Another good solution to the too-big-to-fail problem is to break up any institution that becomes too big to fail.

This editorial about “fixing the financial crisis” is a followup to their earlier editorial describing the problem:

In the middle of all this, Treasury Secretary Henry M. Paulson Jr. persuaded Congress that he needed $700 billion to buy distressed assets from banks — telling the senators and representatives that if they didn’t give him the money the stock market would collapse. Once handed the money, he abandoned his promised strategy, and instead of buying assets at market prices, began to overpay for preferred stocks in the banks themselves. Which is to say that he essentially began giving away billions of dollars to Citigroup, Morgan Stanley, Goldman Sachs and a few others unnaturally selected for survival. The stock market fell anyway.

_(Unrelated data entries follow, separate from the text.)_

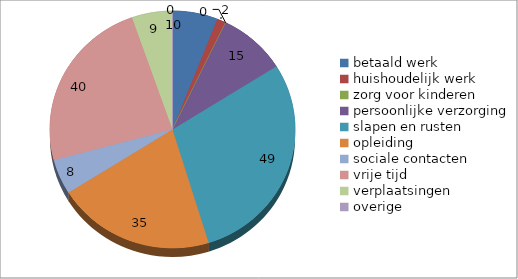
| Category | Series 0 | Series 1 | Series 2 |
|---|---|---|---|
| betaald werk | 10 | 168 | 5.952 |
| huishoudelijk werk | 2 | 168 | 1.19 |
| zorg voor kinderen | 0 | 168 | 0 |
| persoonlijke verzorging | 15 | 168 | 8.929 |
| slapen en rusten | 49 | 168 | 29.167 |
| opleiding | 35 | 168 | 20.833 |
| sociale contacten | 8 | 168 | 4.762 |
| vrije tijd | 40 | 168 | 23.81 |
| verplaatsingen | 9 | 168 | 5.357 |
| overige  | 0 | 168 | 0 |
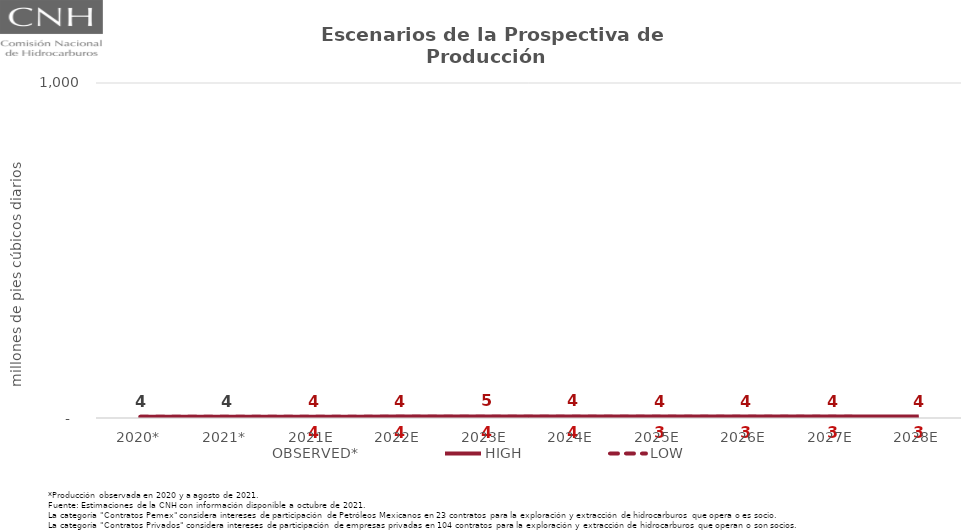
| Category | OBSERVED* | HIGH | LOW |
|---|---|---|---|
| 2020* | 3.843 | 3.843 | 3.843 |
| 2021* | 3.818 | 3.818 | 3.818 |
| 2021E | 4.007 | 4.007 | 3.78 |
| 2022E | 4.146 | 4.146 | 3.681 |
| 2023E | 4.582 | 4.582 | 3.871 |
| 2024E | 4.491 | 4.491 | 3.674 |
| 2025E | 4.371 | 4.371 | 3.499 |
| 2026E | 4.291 | 4.291 | 3.385 |
| 2027E | 4.384 | 4.384 | 3.407 |
| 2028E | 4.183 | 4.183 | 3.195 |

It’s hard to know what Mr. Paulson was thinking as he never really had to explain himself, at least not in public. But the general idea appears to be that if you give the banks capital they will in turn use it to make loans in order to stimulate the economy. Never mind that if you want banks to make smart, prudent loans, you probably shouldn’t give money to bankers who sunk themselves by making a lot of stupid, imprudent ones. If you want banks to re-lend the money, you need to provide them not with preferred stock, which is essentially a loan, but with tangible common equity — so that they might write off their losses, resolve their troubled assets and then begin to make new loans, something they won’t be able to do until they’re confident in their own balance sheets. But as it happened, the banks took the taxpayer money and just sat on it.

Great stuff! …but where does Basel II fit in? The timing truly is strange – what motivated its creation? How early were banks aware of the impending disaster?